Each incident may require a technical lead and a communications lead, each of whom reports to the incident commander. The technical lead, typically dictates the specific technical response to a given incident. In some cases, you may need more than one technical lead, depending on how many systems are impacted.
How to reduce the total time of corrective maintenance?
The total maintenance time goes from the minute the fault is detected to its resolution. The team should not waste too much time to report the fault to the technician in charge. However, if the repair time is too long, that could be an indicator that certain equipment needs to be replaced.
These are some strategies to reduce corrective maintenance time and allow your organization to operate more efficiently.
Strategies to improve accessibility should be executed during the design process of setting up a facility. Alternatively, modifications to the arrangement of assets can be done after identifying an opportunity to improve accessibility.
Agreeably, the most challenging strategy to reduce corrective maintenance time is to improve workers’ skills in a way they could enhance their ability to recognize, locate, and isolate faults. Training workers and providing them with the technical ability to perform maintenance activities well seems to be the solution.
When replacing equipment parts, it helps to know what components can be physically or functionally interchanged without compromising the integrity of the asset. Interchangeable parts are particularly common with hardware items such as nozzles, hoses, fastening devices, common valves, etc. Improving interchangeability can reduce the corrective maintenance time by increasing the ease of removing and replacing similar components.
Account for human limitations
Corrective maintenance tasks are mainly performed by workers, so it is necessary to take into account human limitations when designing how assets and equipment are arranged. A big part of this strategy is to consider the ergonomics of the workplace.
How to reduce the number of repair actions?
If an operator notices that a particular machine or equipment is under-performing, a service technician should be called immediately. Acting fast can prevent a total malfunctioning of the asset and a complete shutdown of production. In the case of an emergency, the technical operations manager should be available to give a quick response and to review the protocol with the team.

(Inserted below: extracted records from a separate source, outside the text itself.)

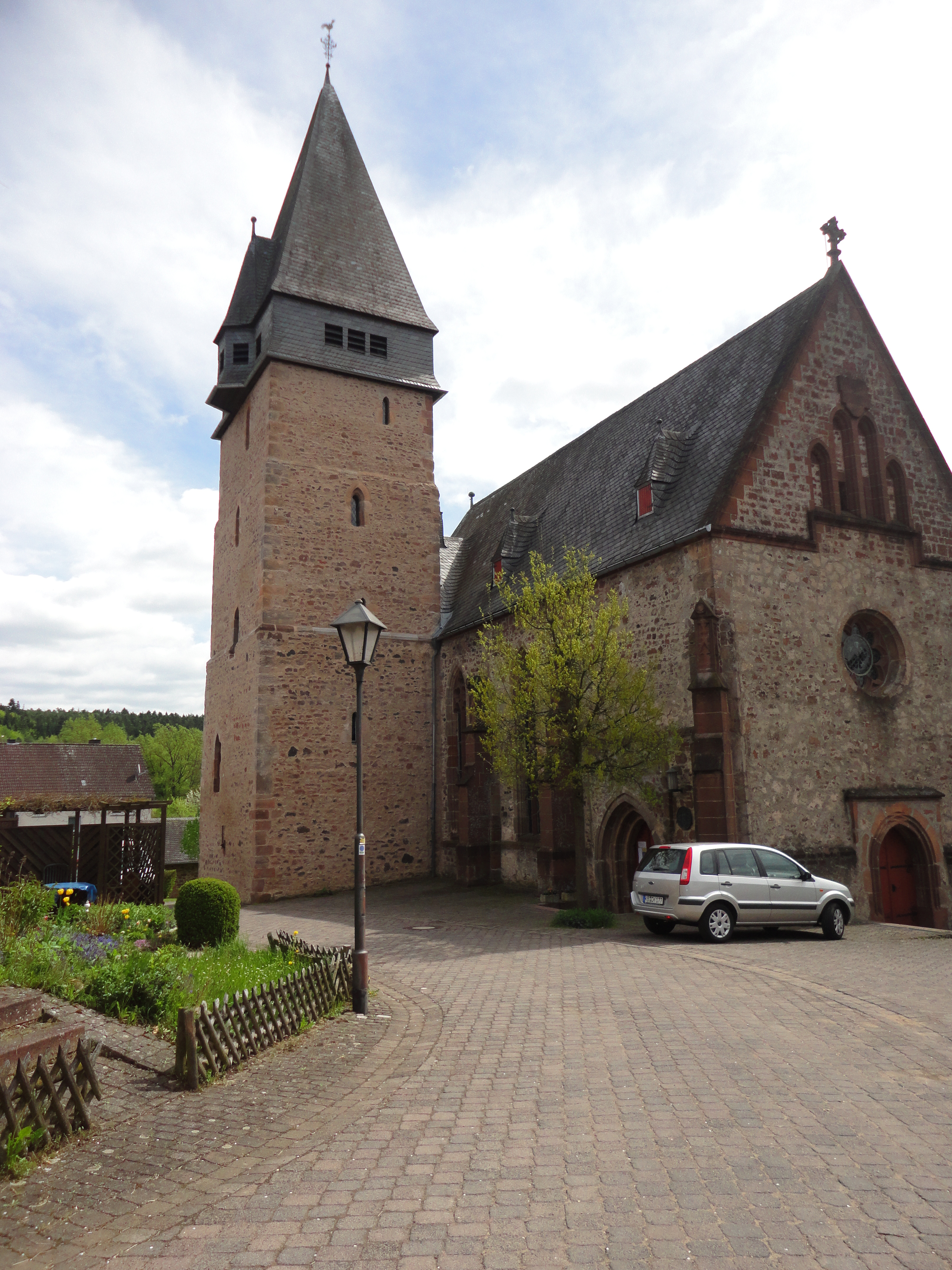 Die evangelische Kirche in Wiesenfeld (ehemalige Johanniterkirche), Westansicht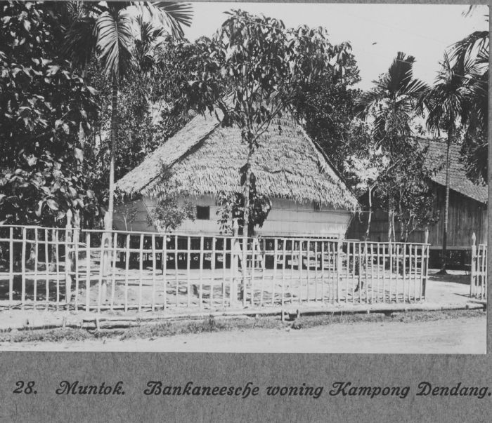 foto. Woonhuis in Dendang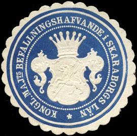 Sealing stamp Title: Kongl. Majts Befallningshafvande i Skaraborgs Län Description: blau, weiß, geprägt Place: size: 4 cm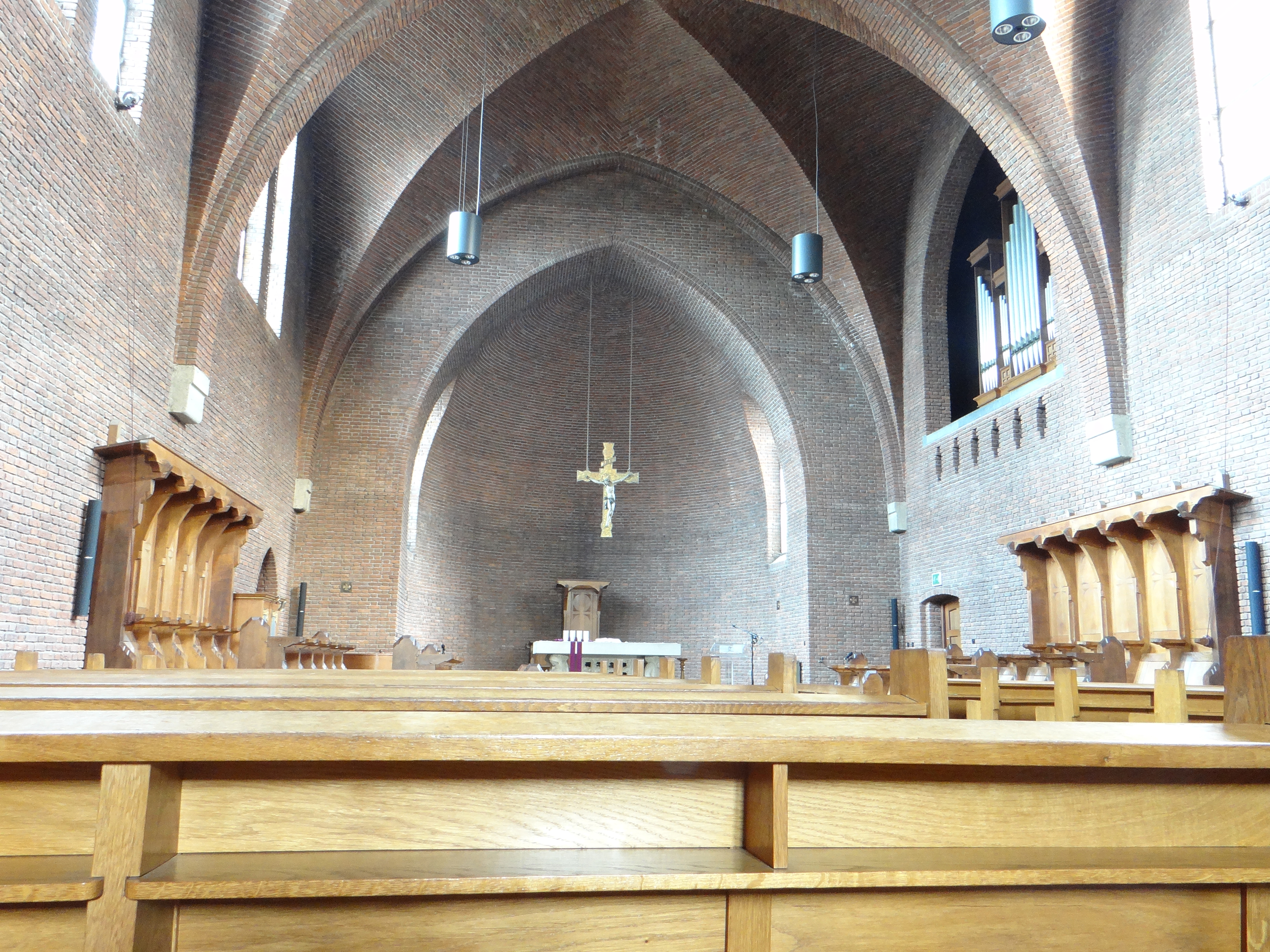 Abdij van Egmond

Almost all equipment requires periodic revisions. In the case of heavy-duty machines, replacing some mechanical components regularly (often annually) is highly recommended. By using a good CMMS, you can even automate these notifications, ensuring that all maintenance is up to date and reducing the number of repair actions. By automating these notifications, it is easier to ensure that all maintenance is in order and you can reduce the number of repair actions.
Keep in mind that MTTR is important, but it is not the only metric. To get good results in the long term, you should put in place a strategy that coordinates a continuous stream of real-time data, alert policies, and tools to support incident-management processes. This is the best formula for systematically and efficiently resolving incidents. It’s also the best way to continuously reduce MTTR.